The next trick is to rebuild different files concurrently. With all the storage devices on the network, like the Panasas storage blade, then many different computers can cooperate to rebuild different subsets of the files that require reconstruction. In a Panasas® ActiveStor™ system, the director blades perform this function, and there is typically one director blade for every 10 storage blades. The director blades have a faster network (10GbE) and faster processor, and can rebuild data at about 30 MB/sec, which requires reading at about 300 MB/sec. This is similar to the rebuild performance of a fast RAID controller. However, our system can employ many of these concurrently on the same RAID rebuild. The overall effect of declustered, parallel rebuild results in very high rebuild rates for Panasas systems.
The original intent of declustering was to reduce the impact of rebuild performance to on-line activity. This benefit is still true. The idea is that the RAID workload is now diffused across many storage devices instead of concentrated on a few. In a large parallel environment, the system runs at the rate of the slowest element. In this case it is worse to have a subset of devices running in degraded mode for a long period, rather than a large (.i.e., all) devices running in a degraded mode for less time. Indeed, with the long rebuilds found in today's traditional RAID systems, a system with large numbers of arrays will have one of those under reconstruction a high percentage of time. Furthermore, the traditional way to reduce the impact of rebuild is to run it slower, which obviously increases the time. That also increases the chance of an additional failure.
Finally, the fault domain for object RAID is one file. If events conspire to create too many failures for the redundancy to protect, the loss is on a file-by-file basis. The system can identify precisely what files are affected by a failure. In contrast, traditional RAID systems leave behind unreadable locations if a RAID rebuild fails due to an unrecoverable (e.g., media) failure. It is up to the higher level file system or database to isolate those failures, which may or may not be feasible because of lack of communication between the RAID layer and the file system.
The problems with traditional block-based RAID will continue to get worse as the disk technology scales as we expect. Drive vendors are still delivering additional capacity each year, but with a lesser increase in disk bandwidth.
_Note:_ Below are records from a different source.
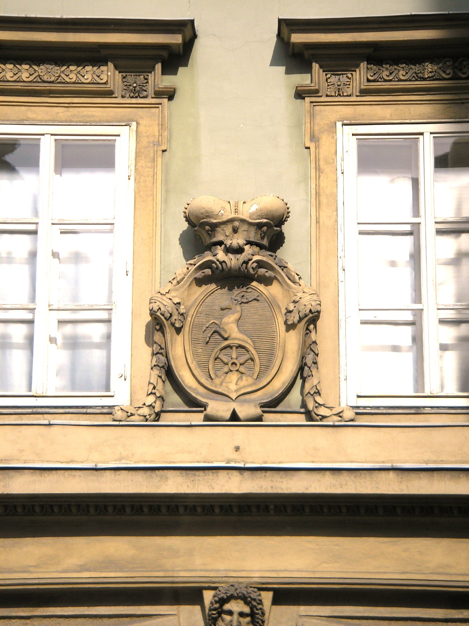 Palais Pálffy in Vienna, Josefplatz square.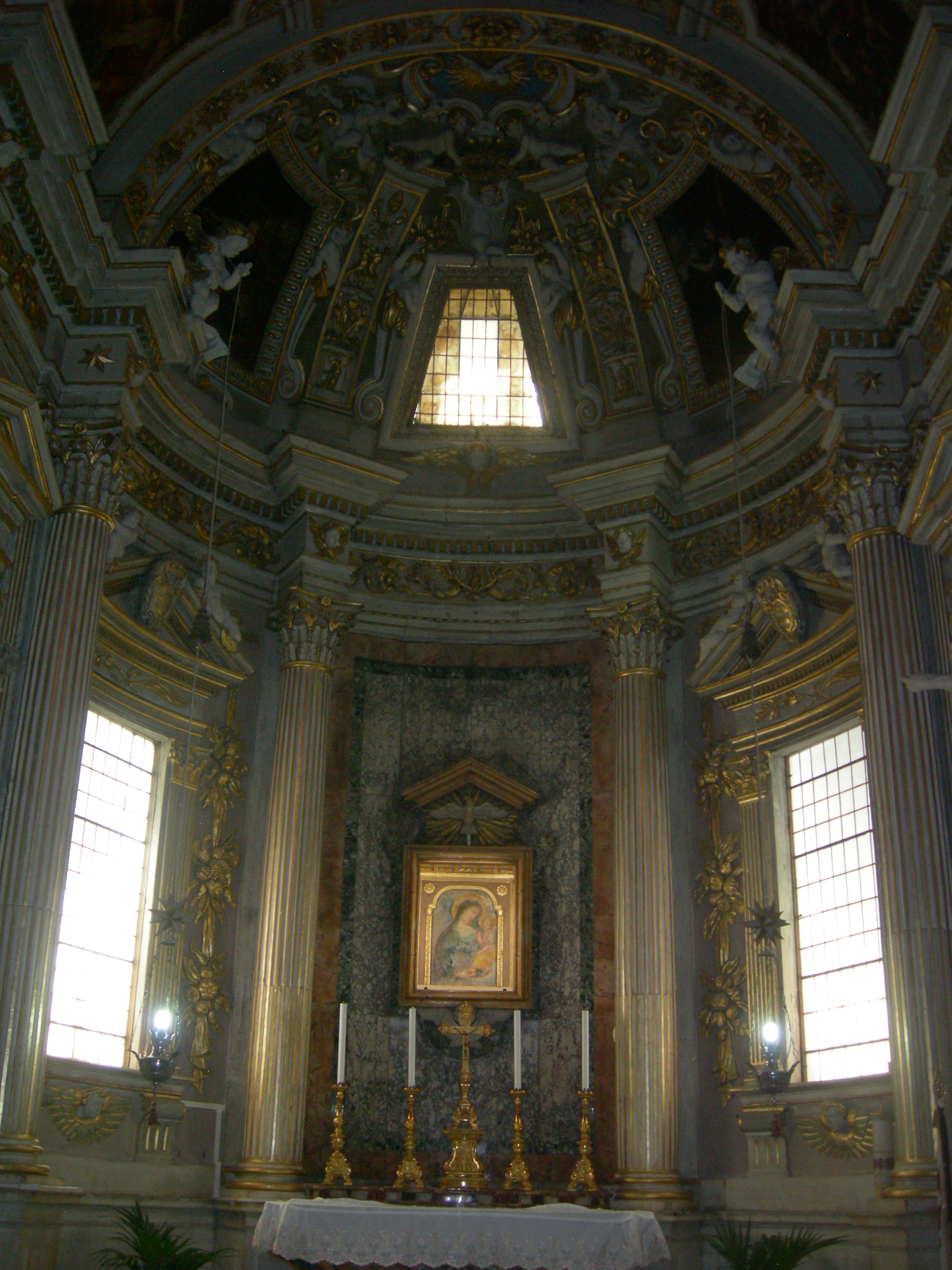 Cappella della Concezione nel Duomo di Urbino, Italia.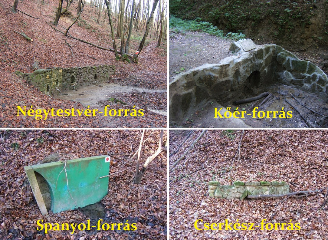 Kaposvár város területén hét kiépített forrás található, ezek közül négy van a képen: a Négytestvér-forrás, a Kőér-forrás, a Spanyol-forrás és a Cserkész-forrás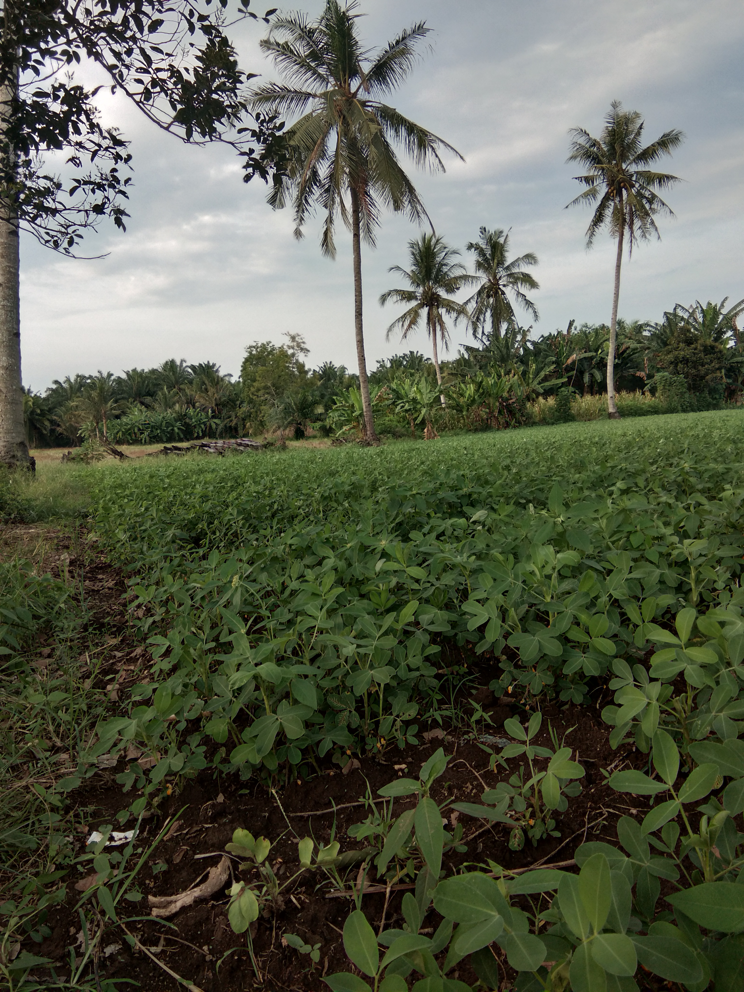 Areal Kebun Kacang Tanah Milik Warga Setempat - 2019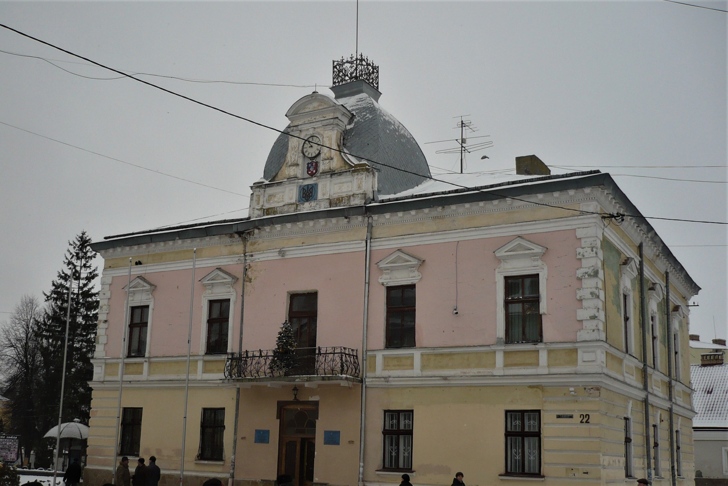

The time to read a disk continues to grow. Rebuild times continue to grow. More media defects will be encountered on larger drives. Data protection schemes must evolve to declustered, parallel approaches to provide the reliability and performance that is expected in today's systems. The object-RAID approach that declusters RAID protection groups and allows concurrent rebuilds, provides the fundamental properties needed to keep data protection scaling with disk capacity.